# GIVEN DATA:
.....
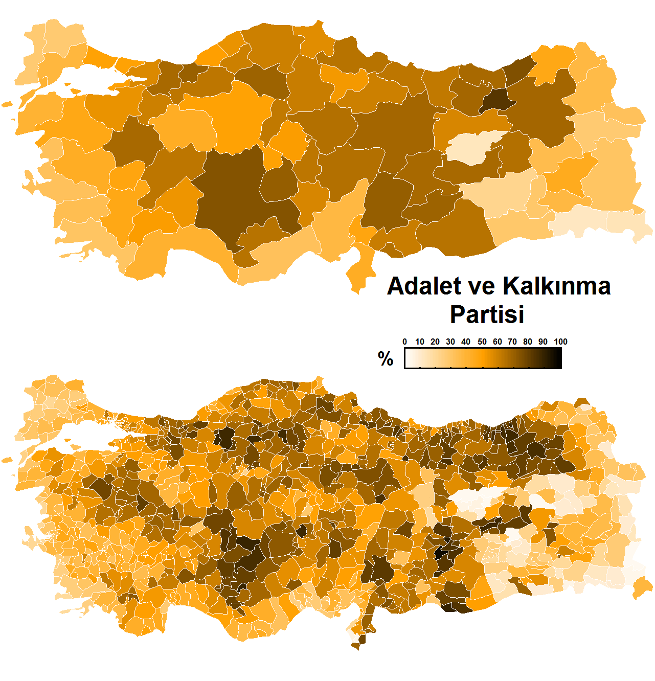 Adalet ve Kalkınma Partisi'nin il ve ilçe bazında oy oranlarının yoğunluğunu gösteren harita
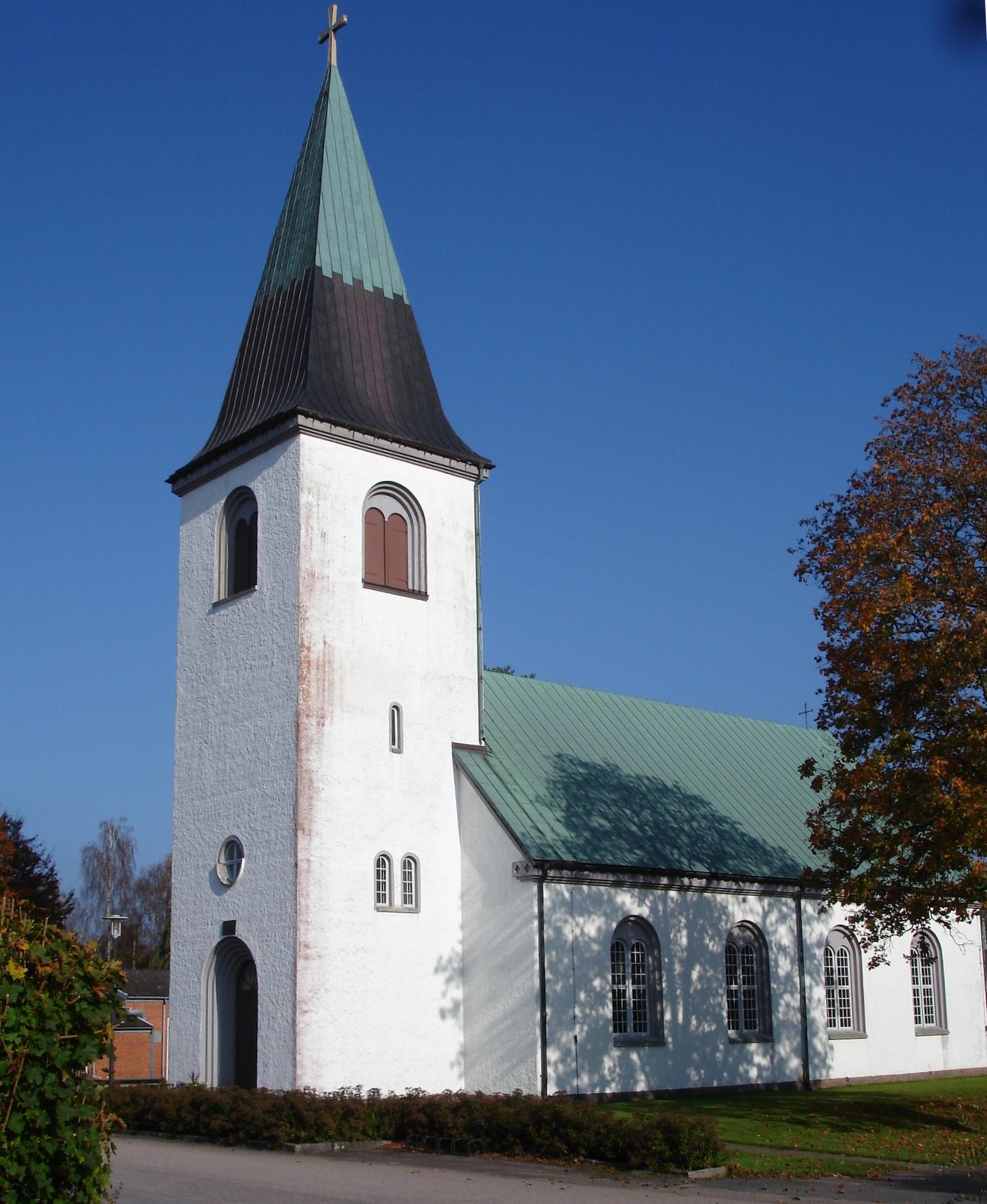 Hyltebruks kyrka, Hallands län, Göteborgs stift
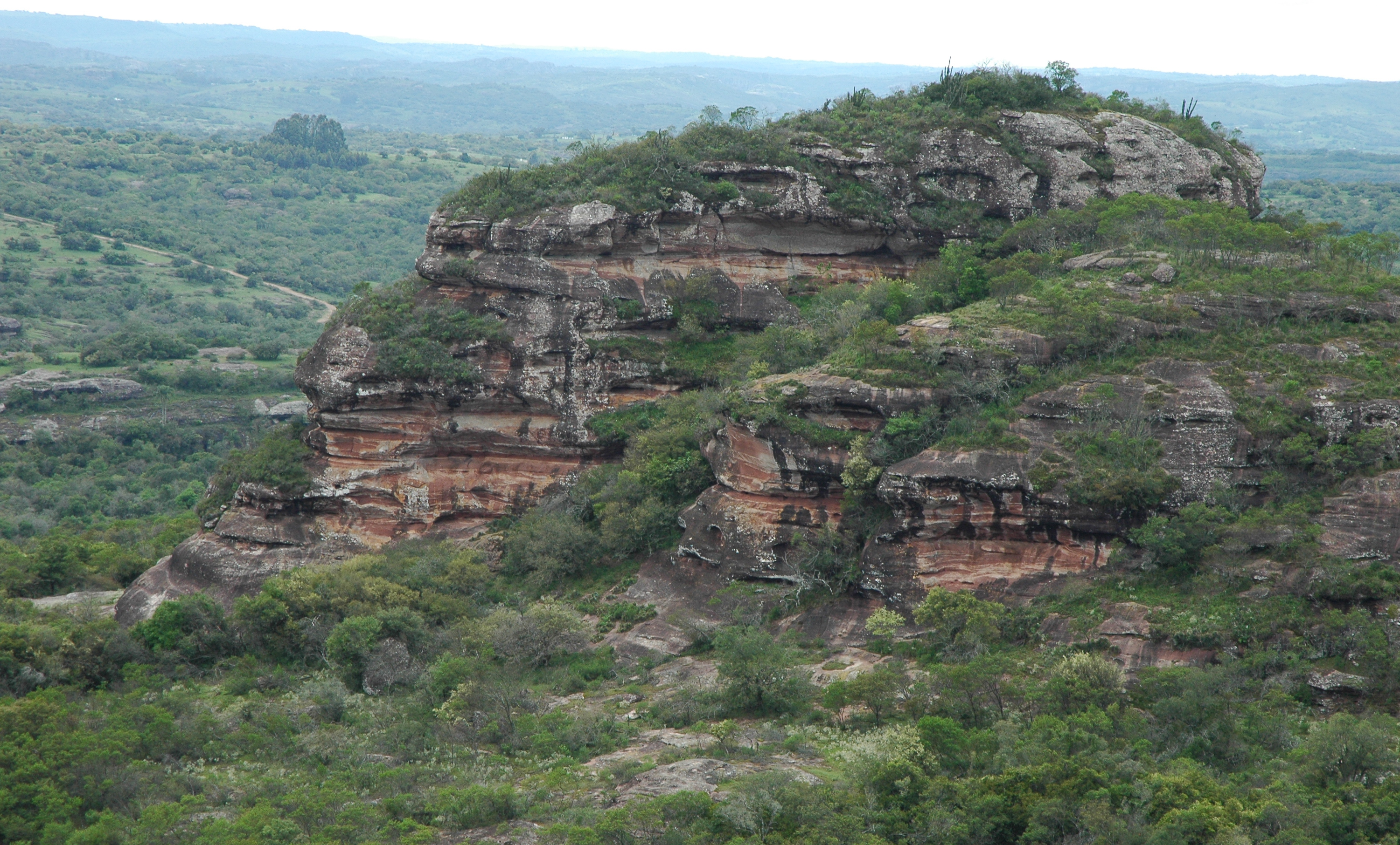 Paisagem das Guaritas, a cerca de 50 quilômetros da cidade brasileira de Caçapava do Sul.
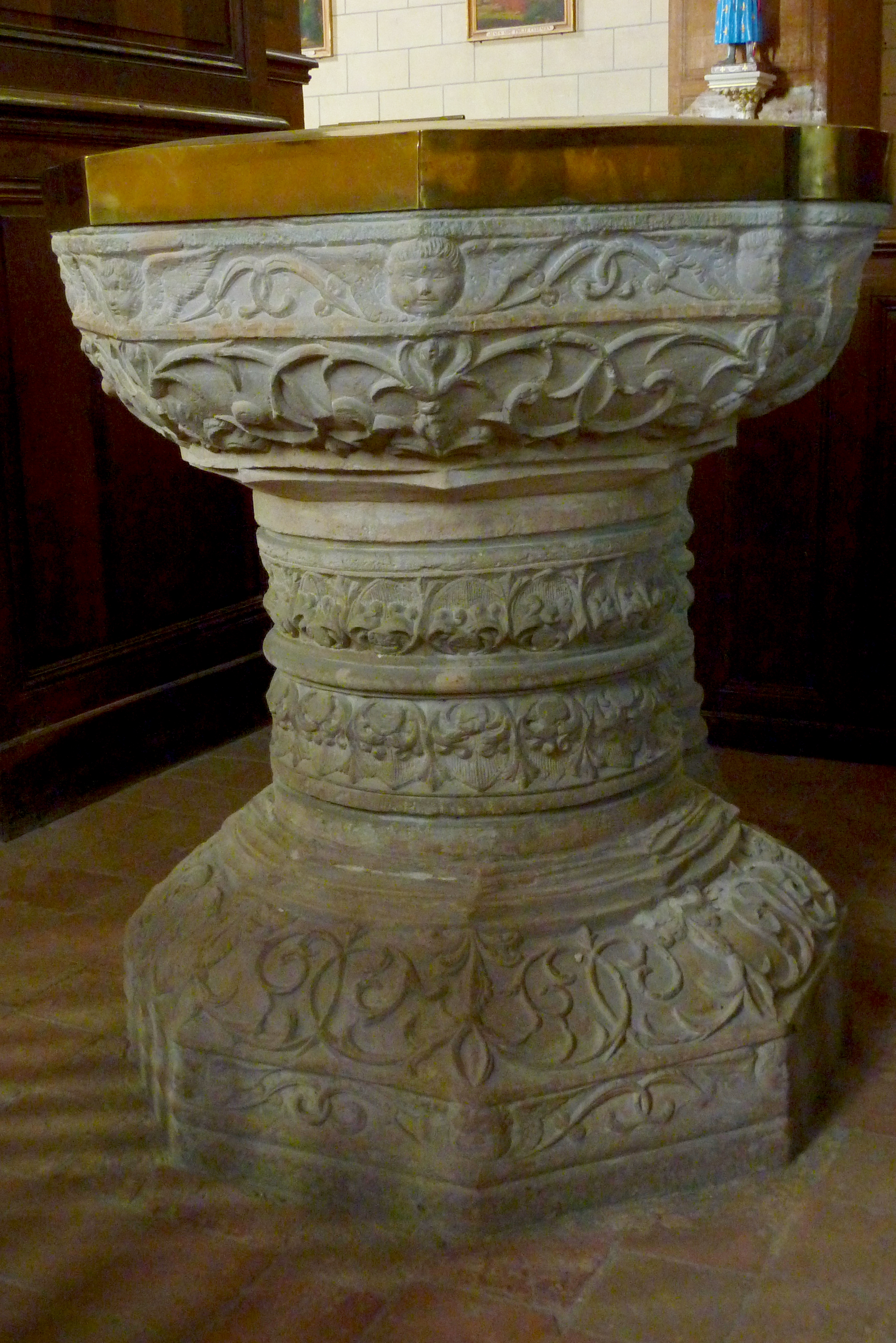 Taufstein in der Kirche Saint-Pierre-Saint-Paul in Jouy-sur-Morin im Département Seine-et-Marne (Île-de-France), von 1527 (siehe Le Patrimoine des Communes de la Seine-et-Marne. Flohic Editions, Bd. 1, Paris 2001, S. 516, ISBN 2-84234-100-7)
.....
# TASK TO CARRY OUT:
Each line from the one containing "Hyltebruks kyrka, Hallands" through the last line of the listing is to be given again exactly, with no pictures and no other lines.

# OUTPUT OF THE TASK:
 Hyltebruks kyrka, Hallands län, Göteborgs stift
 Paisagem das Guaritas, a cerca de 50 quilômetros da cidade brasileira de Caçapava do Sul.
 Taufstein in der Kirche Saint-Pierre-Saint-Paul in Jouy-sur-Morin im Département Seine-et-Marne (Île-de-France), von 1527 (siehe Le Patrimoine des Communes de la Seine-et-Marne. Flohic Editions, Bd. 1, Paris 2001, S. 516, ISBN 2-84234-100-7)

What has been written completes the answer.